Extracted records
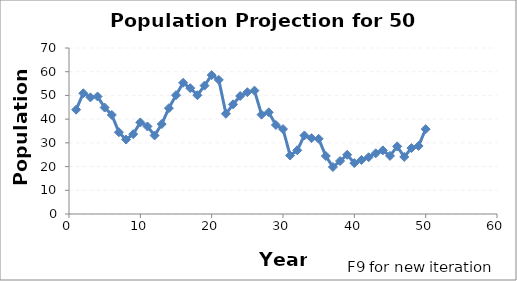
| Category | 1 |
|---|---|
| 1.0 | 44 |
| 2.0 | 50.914 |
| 3.0 | 49.175 |
| 4.0 | 49.553 |
| 5.0 | 44.878 |
| 6.0 | 41.779 |
| 7.0 | 34.479 |
| 8.0 | 31.383 |
| 9.0 | 33.67 |
| 10.0 | 38.622 |
| 11.0 | 36.916 |
| 12.0 | 33.12 |
| 13.0 | 37.933 |
| 14.0 | 44.625 |
| 15.0 | 50.097 |
| 16.0 | 55.339 |
| 17.0 | 53.074 |
| 18.0 | 50.094 |
| 19.0 | 54.147 |
| 20.0 | 58.571 |
| 21.0 | 56.557 |
| 22.0 | 42.258 |
| 23.0 | 46.24 |
| 24.0 | 49.757 |
| 25.0 | 51.358 |
| 26.0 | 52.022 |
| 27.0 | 41.895 |
| 28.0 | 42.872 |
| 29.0 | 37.552 |
| 30.0 | 35.829 |
| 31.0 | 24.671 |
| 32.0 | 26.87 |
| 33.0 | 33.121 |
| 34.0 | 31.967 |
| 35.0 | 31.708 |
| 36.0 | 24.447 |
| 37.0 | 19.801 |
| 38.0 | 22.337 |
| 39.0 | 24.975 |
| 40.0 | 21.454 |
| 41.0 | 22.785 |
| 42.0 | 23.932 |
| 43.0 | 25.6 |
| 44.0 | 26.826 |
| 45.0 | 24.497 |
| 46.0 | 28.519 |
| 47.0 | 24.066 |
| 48.0 | 27.804 |
| 49.0 | 28.708 |
| 50.0 | 35.791 |
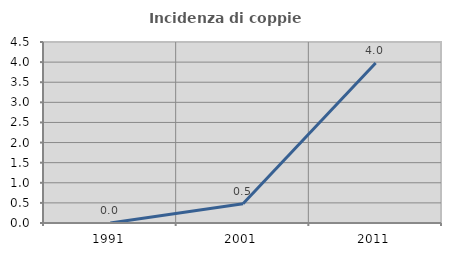
| Category | Incidenza di coppie miste |
|---|---|
| 1991.0 | 0 |
| 2001.0 | 0.478 |
| 2011.0 | 3.977 |
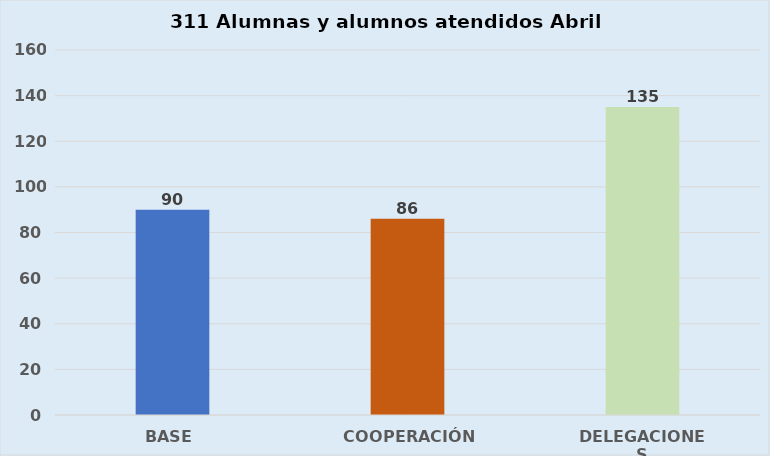
| Category | Series 0 |
|---|---|
| BASE | 90 |
| COOPERACIÓN | 86 |
| DELEGACIONES | 135 |
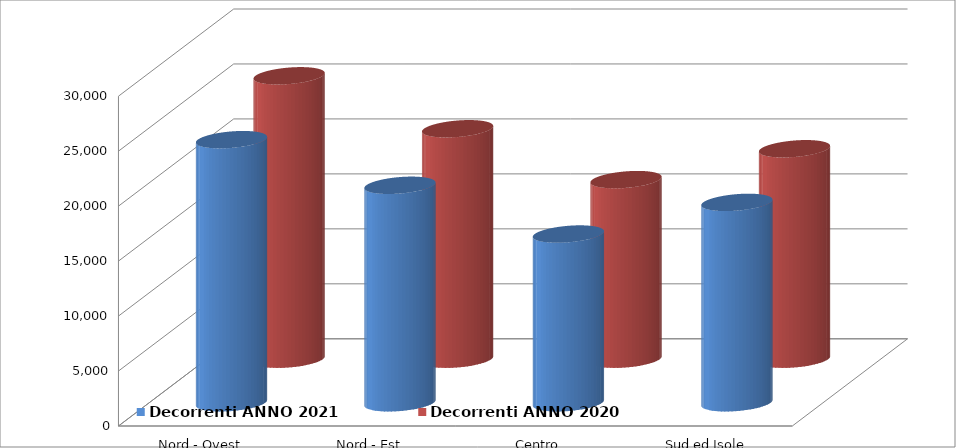
| Category | Decorrenti ANNO 2021 | Decorrenti ANNO 2020 |
|---|---|---|
| Nord - Ovest | 23936 | 25779 |
| Nord - Est | 19785 | 20962 |
| Centro | 15352 | 16336 |
| Sud ed Isole | 18230 | 19144 |
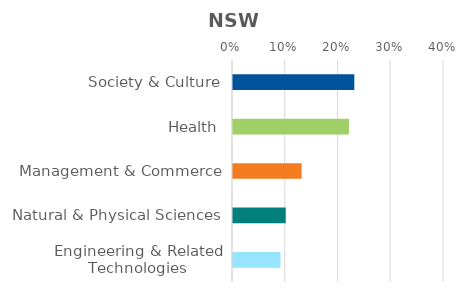
| Category | Series 0 |
|---|---|
| Society & Culture | 0.23 |
| Health | 0.22 |
| Management & Commerce | 0.13 |
| Natural & Physical Sciences | 0.1 |
| Engineering & Related Technologies | 0.09 |

| What you are asked to do |
Precisely the line with "Sciences | 0.1 |" and the lines after it, up to the last line of the entries above, are to be reproduced, and nothing more.

| Exercise solution |
| Natural & Physical Sciences | 0.1 |
| Engineering & Related Technologies | 0.09 |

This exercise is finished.